Two day shifts nurses, two night shift nurses - a total of six days or twelve shifts

There are seven days in a week, so we actually need about one more nurse.

Five nurses to cover all seven days / fourteen shifts

For two ICU beds, that yields approximately five nurses for one week of care, or 2.5 nurses per bed.

Things get even more complicated when the ratio has to go to 1:1. Certain therapies, such as CRRT or ECMO (which takes over for the heart and lungs) require that the nurse give their undivided attention to one patient. If these therapies encounter any hiccups, the patient could die in a matter of minutes.

If we have a patient that requires 1:1 attention, the nursing staff looks more like this:

That's two day shift nurses, two night shift nurses, and another nurse to cover the remaining two shifts, for a total of five nurses for a single patient.

This is not to say that the same five nurses will see that patient for the entire week, but it will take on average five nurses across the week to provide care to that patient (144 hours / 36 hours per FTE = 4.7 FTE's).

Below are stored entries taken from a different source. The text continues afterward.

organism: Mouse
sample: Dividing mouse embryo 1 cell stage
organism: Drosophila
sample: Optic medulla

Some Real Numbers from Southeast Texas

The hospitals in Nashville (where my wife works) do share a little data, but the Texas Medical Center (TMC) in Houston is a lot more transparent with their numbers. I can't find a source that says if this covers every single ICU (which would include the Neonatal ICU or NICU), or just adult ICUs. I am assuming these numbers are for the adult ICUs only. TMC does not cover every single hospital or ICU in the greater Houston area, but it does account for the majority of the capacity.

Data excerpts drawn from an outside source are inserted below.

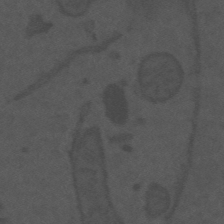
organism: Mouse
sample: Suprachiasmatic nucleus
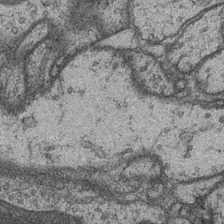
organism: Drosophila
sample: Optic medulla
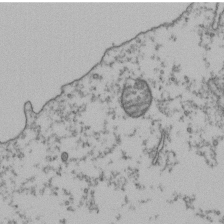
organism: Human
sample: Activated Jurkat CD4+ T cells
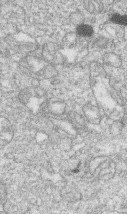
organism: Human
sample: HeLa cell HIV synapse
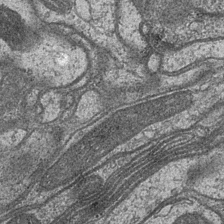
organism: Drosophila
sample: Optic medulla
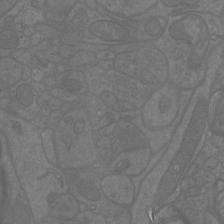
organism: Mouse
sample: Cortical neurons

As of 7/2/2020, there are 512 ICU beds in the TMC that are occupied by COVID-19 patients. This does not include patients who are in the ICU for other reasons. This chart shows that there are 512 being used for COVID, out of a total of 1,367 that are occupied. In that group of hospitals there are 1,330 total ICU beds (meaning they are already exceeding their normal capacity by 37 beds). They can easily expand to add an additional 373 beds, and have room for 504 more in their "Phase 3", for a total of 2,224 ICU beds across that group of hospitals.

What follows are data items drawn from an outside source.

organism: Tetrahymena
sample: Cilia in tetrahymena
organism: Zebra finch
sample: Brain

Going back to our nurse-to-bed ratios, a single ICU bed is going to need somewhere between 2.5 and 5 nurses per week.

In the TMC group, that means that today there are:

  • Between 1,280 and 2,560 dedicated to COVID-19 patients in ICU beds
  • Between 3,418 and 6,835 working all ICU beds
  • Between 5,004 and 11,120 planned to handle "Phase 3" surge capacity

That assumes they keep the 1:1 and 1:2 ratio. In a surge, that ratio might start to slip. The most critical patients might still get 1:1 care, but the rest of the ICU patients (who are still sign enough to need to be in the ICU) might be on a 1:3 or worse ratio. If your grandmother was in ICU for pneumonia, would you want her to have a quarter, a third, or half of a nurse's attention?

Expanding beyond just TMC, there is an organization, SETRAC, that is tracking numbers for the greater Southeast Texas area (which covers most of SE Texas, with Houston being the only major city included).

According to that data from 7/1 or 7/2:

Reporting RegionCOVID ICUAll Occupied ICUNormal ICU CapacitySurge Capacity
SETRAC - All8052,0562,2022,644 *
SETRAC - Harris County (Houston)5941,5671,6221,948 *
TMC5121,3671,3301,703 - 2,224
* SETRAC Surge capacity is defined as "facilities have a federal mandate to be able to increase their operational beds by 20%". They may be able to surge above that number, but this is a required capacity.

It would cost almost $20,000 to visualize the actual surge capacity of Harris County alone with Mini Figs.